Date: Tue, 26 Apr 2022 20:38:50 +0100 [thread overview]
Message-ID: <20220426203850.00006538@Huawei.com> (raw)
In-Reply-To: <CAPcyv4gjn7MAo-kzW40EAc9J6zQaOKh0a-42GyV1X5Efac_W_Q@mail.gmail.com>
On Tue, 26 Apr 2022 12:00:41 -0700
Dan Williams <dan.j.williams@intel.com> wrote:
> On Tue, Apr 26, 2022 at 11:06 AM Jonathan Cameron
> <Jonathan.Cameron@huawei.com> wrote:
> >
> > On Tue, 26 Apr 2022 10:19:55 -0700
> > Dan Williams <dan.j.williams@intel.com> wrote:
> >
> > > On Tue, Apr 26, 2022 at 10:09 AM Jonathan Cameron
> > > <Jonathan.Cameron@huawei.com> wrote:
> > > >
> > > > Hi All,
> > > >
> > > > I ran into this whilst debugging why on the current QEMU code
> > > > we now get a probe failure for CXL mem due to the range 1 size being
> > > > non 0.
> > > >
> > > > The conditions for whether we have legacy ranges programmed don't
> > > > take into account if Mem_Enable = 1. That is if the
> > > > DVSEC CXL Control Mem_Enable bit is set on the type 3 device.

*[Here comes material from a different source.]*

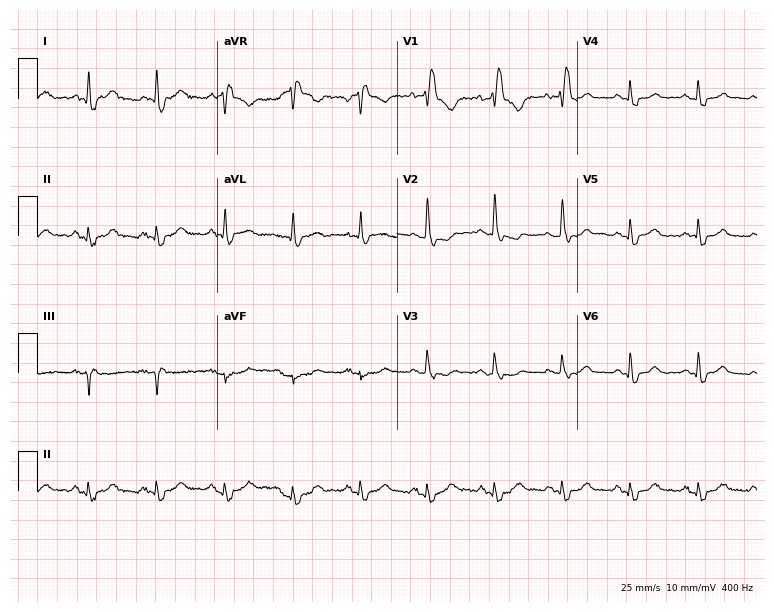
12-lead ECG (7.3-second recording at 400 Hz) from a male, 77 years old. Findings include right bundle branch block.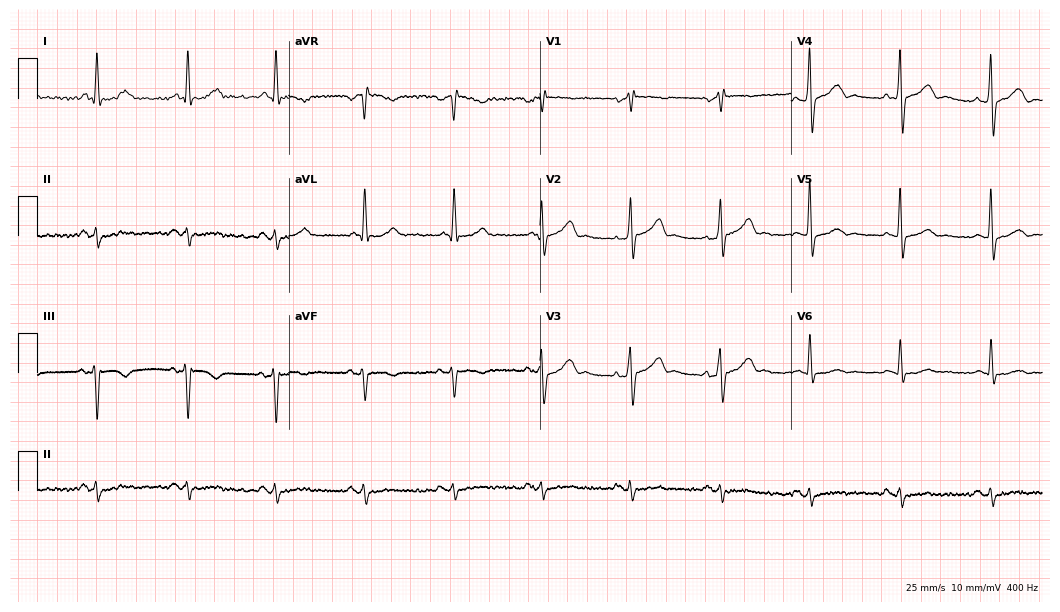
Resting 12-lead electrocardiogram. Patient: a 66-year-old man. None of these six findings is recorded: first-degree AV block, right bundle branch block, left bundle branch block, sinus bradycardia, atrial fibrillation, sinus tachycardia. Only these six findings were labelled.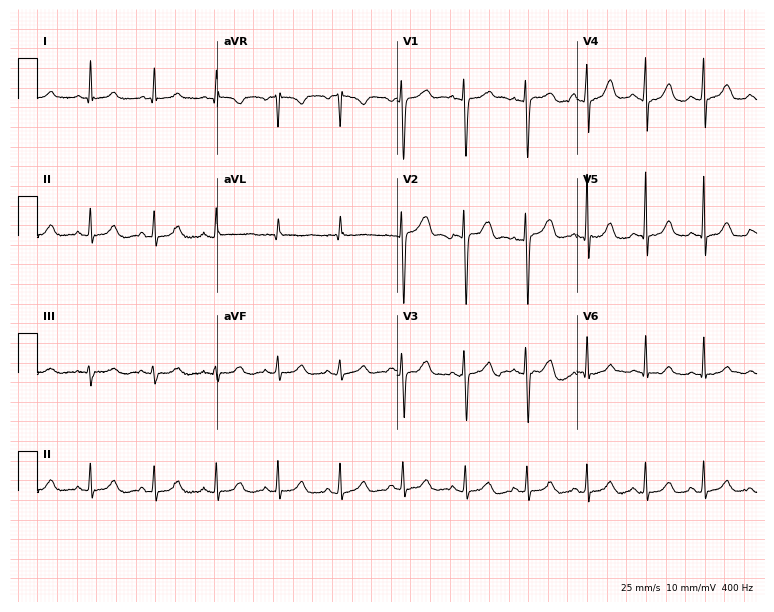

> > > > If it's not then there is no existing user of the CXL memory
> > > > setup by firmware or similar so we can switch over to HDM
> > > > decoders and it doesn't matter what is in the range registers.
> > > >
> > > > Unfortunately the QEMU code was bringing the device up with
> > > > Mem_Enabled already set. So I fixed that. After all default
> > > > value of that bit should be 0.
> > > >
> > > > A few problems then showed up.
> > > >
> > > > 1. Nothing in the Linux code actually sets Mem_Enabled to 1.
> >
> > Sorry - my mistake, that should be Mem_Enable. Though that doesn't
> > actually clarify things much...
> >
> > >
> > > That's because the device is supposed to, I though, set it of its own
> > > accord as a result of link training. It's an RO field in the spec, so
> > > Linux can't set it:
> > >
> > > 8.2.1.3.3 DVSEC Flex Bus Port Status (Offset 0Eh)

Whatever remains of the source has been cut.